Looking at the small data set of 5 students, we can ask many questions:
- How many students are male?
- What is the average score on grade1 and grade2?
- Is there a relationship between the scores on the two parts of the exam?
- How long are the names of our students?
- And so on …
As an example, let’s look at the second and third question.
In Quick-R, we can find several options to get descriptive statistics.
One way is the sapply() function, with the argument mean (avarage).
# From Quick-R: get means for variables in a data frame
# Excluding missing values
sapply(s2, mean, na.rm=TRUE)
Warning in mean.default(X[[i]], ...): argument is not numeric or logical:
returning NA
Warning in mean.default(X[[i]], ...): argument is not numeric or logical:
returning NA
name grade1 grade2 gender exam
NA 29 35 NA 64
This results in a warning, since our data set contains non-numeric data (characters, in name and gender) which cannot be averaged.
Does it surprise you that the mean on **exam** is 64? Why (not)?
We can select the relevant columns (2 and 3). In the expression s2[rows,columns], we select rows and columns between the brackets [rows,columns]. Before the comma, we specify all rows by leaving it blank; after the comma, we specify columns 2 to 3.
sapply(s2[,2:3], mean, na.rm=TRUE)
grade1 grade2
29 35
For the relationship between grade1 and grade2, it would be nice to display it graphically. We can do so in a scatter plot. We can again consult Quick-R, and find some examples.
We copy and paste the code for a simple scatterplot, and adapt it to our data.
# Simple Scatterplot
attach(s2)
The following objects are masked _by_ .GlobalEnv:
gender, grade1, grade2, name
plot(grade1, grade2, main="Scatterplot of Grades",
xlab="Grade 1", ylab="Grade 2", pch=19)
The attach(s2) command tells R to find the variables in the commands that follow, in the s2 data frame. Without the attach() command, we would have to specify s2$grade1 and s2$grade2 in the plot() command. In general, it is considered bad practice to use the attach() command, since it is prone to errors (especially if you forget to use detach() if you switch to another data frame).
4 Summary
In this StatSnip, we have introduced R and Rstudio.
Main points to take-away:
- Familiarize yourself with the 4 panels in RStudio!

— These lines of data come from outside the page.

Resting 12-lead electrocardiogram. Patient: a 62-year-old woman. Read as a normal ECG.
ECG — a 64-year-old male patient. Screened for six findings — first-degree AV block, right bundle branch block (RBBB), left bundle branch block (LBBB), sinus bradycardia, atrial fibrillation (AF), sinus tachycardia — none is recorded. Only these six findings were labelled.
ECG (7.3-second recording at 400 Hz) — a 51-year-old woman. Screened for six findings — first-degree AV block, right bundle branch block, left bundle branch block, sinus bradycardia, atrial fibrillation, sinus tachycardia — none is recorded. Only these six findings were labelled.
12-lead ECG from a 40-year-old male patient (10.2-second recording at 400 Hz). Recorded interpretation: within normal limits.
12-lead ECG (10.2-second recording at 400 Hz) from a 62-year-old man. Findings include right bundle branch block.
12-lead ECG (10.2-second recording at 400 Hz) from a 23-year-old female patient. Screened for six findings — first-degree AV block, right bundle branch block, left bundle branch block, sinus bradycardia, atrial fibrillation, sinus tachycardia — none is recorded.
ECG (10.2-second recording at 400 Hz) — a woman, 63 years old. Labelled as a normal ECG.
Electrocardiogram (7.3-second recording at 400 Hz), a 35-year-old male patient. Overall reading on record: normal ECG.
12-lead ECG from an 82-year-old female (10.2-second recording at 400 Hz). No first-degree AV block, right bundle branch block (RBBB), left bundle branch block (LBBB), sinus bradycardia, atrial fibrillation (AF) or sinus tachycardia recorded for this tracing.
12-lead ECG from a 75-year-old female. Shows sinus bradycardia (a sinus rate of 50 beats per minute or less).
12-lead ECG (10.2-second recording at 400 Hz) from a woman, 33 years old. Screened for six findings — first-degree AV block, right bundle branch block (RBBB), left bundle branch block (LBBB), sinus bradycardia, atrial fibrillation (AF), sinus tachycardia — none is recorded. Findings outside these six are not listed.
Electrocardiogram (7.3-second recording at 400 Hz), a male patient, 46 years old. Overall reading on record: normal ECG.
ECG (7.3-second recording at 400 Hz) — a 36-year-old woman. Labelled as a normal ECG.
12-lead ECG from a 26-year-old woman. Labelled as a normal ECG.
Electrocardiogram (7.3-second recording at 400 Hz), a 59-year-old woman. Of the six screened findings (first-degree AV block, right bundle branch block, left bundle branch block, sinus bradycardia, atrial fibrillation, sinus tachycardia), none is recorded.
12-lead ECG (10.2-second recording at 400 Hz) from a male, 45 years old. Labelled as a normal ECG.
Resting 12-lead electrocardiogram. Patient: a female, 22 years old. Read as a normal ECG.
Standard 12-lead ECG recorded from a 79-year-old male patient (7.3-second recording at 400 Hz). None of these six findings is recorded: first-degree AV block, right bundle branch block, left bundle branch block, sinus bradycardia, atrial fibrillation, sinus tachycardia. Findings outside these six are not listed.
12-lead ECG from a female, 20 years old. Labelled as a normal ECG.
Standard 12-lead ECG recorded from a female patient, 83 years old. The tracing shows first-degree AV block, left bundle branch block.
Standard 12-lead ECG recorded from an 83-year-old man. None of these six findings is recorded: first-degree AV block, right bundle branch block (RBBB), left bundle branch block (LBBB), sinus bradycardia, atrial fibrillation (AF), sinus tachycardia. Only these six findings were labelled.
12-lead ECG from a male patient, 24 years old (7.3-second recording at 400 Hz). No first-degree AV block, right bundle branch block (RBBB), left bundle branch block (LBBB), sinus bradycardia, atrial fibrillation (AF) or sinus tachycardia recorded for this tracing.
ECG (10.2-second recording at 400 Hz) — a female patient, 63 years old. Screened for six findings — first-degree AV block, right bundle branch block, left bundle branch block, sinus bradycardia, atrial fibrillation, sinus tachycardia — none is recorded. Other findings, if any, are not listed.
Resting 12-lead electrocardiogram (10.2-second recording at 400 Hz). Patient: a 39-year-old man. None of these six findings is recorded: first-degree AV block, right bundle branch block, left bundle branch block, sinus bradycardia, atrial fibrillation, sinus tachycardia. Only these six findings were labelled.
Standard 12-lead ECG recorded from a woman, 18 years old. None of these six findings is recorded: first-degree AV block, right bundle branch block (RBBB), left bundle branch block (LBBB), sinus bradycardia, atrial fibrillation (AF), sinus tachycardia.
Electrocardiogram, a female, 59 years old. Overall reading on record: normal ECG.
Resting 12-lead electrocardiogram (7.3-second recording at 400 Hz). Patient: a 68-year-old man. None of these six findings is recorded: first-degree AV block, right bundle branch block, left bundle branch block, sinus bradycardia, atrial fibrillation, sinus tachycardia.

- Know how to install packages, and how to invoke the functions in these packages!
- Practice using R as a calculator.
- Create objects using the “<-” operator. Check if these objects pop up in the Environment tab.
- Follow the workflow. Start by creating a project folder for your data project (even for learning R), and open an R-project.
- Practice entering data in R, and create data frames.
- Try to read (csv) files that you have created via Excel.
- Open a script. Type in commands in the script, and run specific lines (by highlighting) in the script, or the whole script.
- Use Google to figure out how to do things in R that we have not (yet) discussed.
- Browse through the examples in Quick-R and Cookbook-for-R!
- Play with the sample data, and try new things!